Exercise
For the records that follow, please set down exactly the lines between the one holding "organism: Arabidopsis thaliana" and the one holding "organism: Zebrafish", inclusive, and only those.

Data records
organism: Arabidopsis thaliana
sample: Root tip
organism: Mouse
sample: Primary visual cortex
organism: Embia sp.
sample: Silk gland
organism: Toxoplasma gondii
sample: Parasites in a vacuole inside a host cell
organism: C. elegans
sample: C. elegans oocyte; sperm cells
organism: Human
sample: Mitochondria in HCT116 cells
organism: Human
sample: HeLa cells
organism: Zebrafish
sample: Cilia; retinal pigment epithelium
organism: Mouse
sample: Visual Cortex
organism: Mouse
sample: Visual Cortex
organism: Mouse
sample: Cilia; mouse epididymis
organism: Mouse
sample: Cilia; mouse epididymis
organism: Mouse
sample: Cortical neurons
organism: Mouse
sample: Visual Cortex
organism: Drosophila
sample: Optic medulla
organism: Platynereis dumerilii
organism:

==

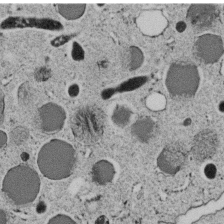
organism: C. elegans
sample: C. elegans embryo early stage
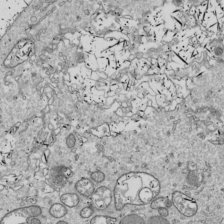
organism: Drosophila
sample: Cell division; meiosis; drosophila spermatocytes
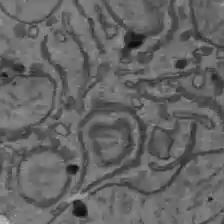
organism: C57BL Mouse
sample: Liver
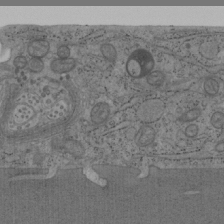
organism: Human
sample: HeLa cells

Solution to this problem
organism: Arabidopsis thaliana
sample: Root tip
organism: Mouse
sample: Primary visual cortex
organism: Embia sp.
sample: Silk gland
organism: Toxoplasma gondii
sample: Parasites in a vacuole inside a host cell
organism: C. elegans
sample: C. elegans oocyte; sperm cells
organism: Human
sample: Mitochondria in HCT116 cells
organism: Human
sample: HeLa cells
organism: Zebrafish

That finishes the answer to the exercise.